Разумеется, не в том смысле, что он занимал престол московских великий князей, а затем и царский престол не по праву. С правом как раз все было в порядке до тех пор, пока оно не было попрано самим царем Иваном возведением им в сан великого князя всея Руси своего подданного татарских кровей Симеона Бекбулатовича. Симеон, внук астраханского хана Ахмата, а, следовательно, еще и потомок Чинчисхана к этому времени был самым знатным татарином на русской службе. В соответствии с тогдашним обыкновением, он носил царский титул, которому, правда, придавался существенно иной смысл, чем титулу царя Московского и всея Руси. Это обстоятельство, между тем, нимало не устраняло и не смягчало всю нелепость и дикость ситуации, созданной Иваном IV. Себя он в промежутке между 1575 и 1576 гг. неоднократно обозначал в качестве подданного нового государя, бил ему челом. И хотя подданство Ивана IV было игровое и скоморошное, Симеон Бекбулатович стал великим князем всея Руси по всей форме. Сколько-нибудь однозначных и надежных сведений о чине поставления Симеона на престол не сохранилось, но то, что оно имело место, сомнений, кажется, ни у кого не вызывало.

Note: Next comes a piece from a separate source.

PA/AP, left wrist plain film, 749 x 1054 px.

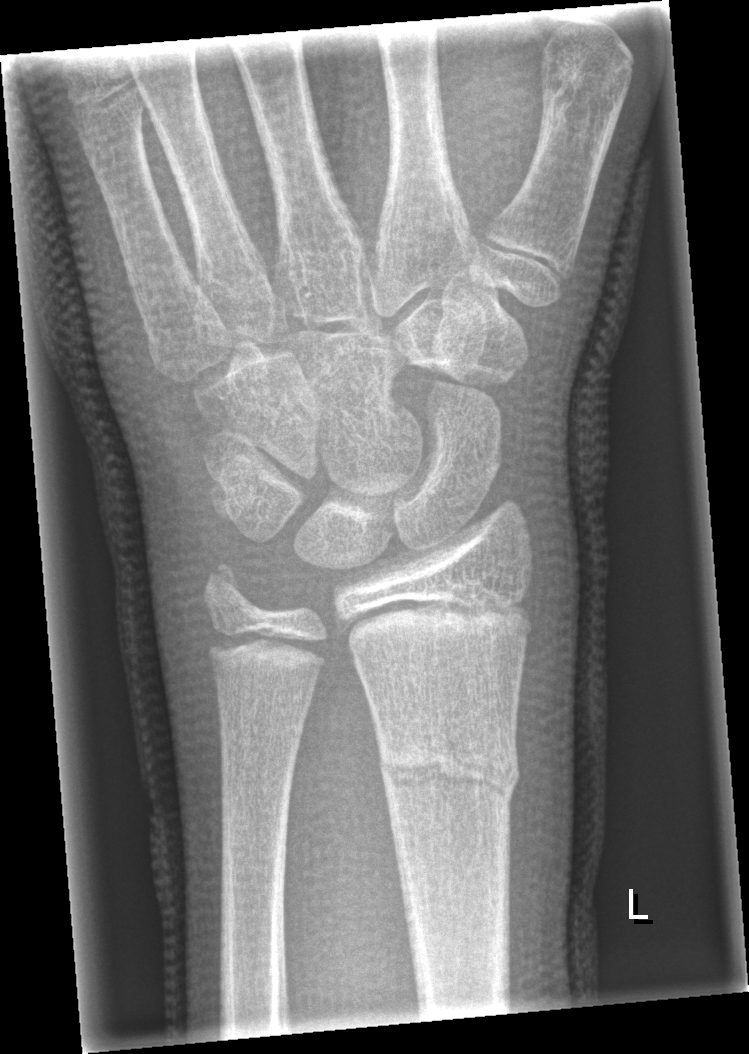 AO/OTA = 23r-M/3.1; 23u-E/7
fracture = 2 @ 373 716 522 819
  201 556 264 626

Почему Иван IV пошел на такой шаг — это предмет размышлений и догадок множества историков1. Вопрос этот, при том что его закрыть не удается, наверное, и немаловажен. Однако гораздо важнее само происшедшее событие. Иван IV провозгласил Симеона Бекбулатовича великим князем без всяких на то оснований, хоть как-то понятных каждому. Без всякой специальной и убеждающей мотивировки, почему это было сделано в обход старшего царского сына Ивана Ивановича. Несмотря ни на какую свою знатность и даже родство с Иваном Васильевичем, Симеон Бекбулатович взялся как бы из ниоткуда. Поступил на русскую службу он только в 1562 г., будучи вплоть до 1577 г. Саином Бекбулатовичем. Так что русскости недавнего татарского хана к моменту занятия на русском престоле было всего-то тринадцать лет, тогда как православности два года. И ничего, это деяние сошло с рук Ивану Васильевичу. Без малого через год он свел новопоставленного князя с русского престола, выделив ему обширный и богатый удел.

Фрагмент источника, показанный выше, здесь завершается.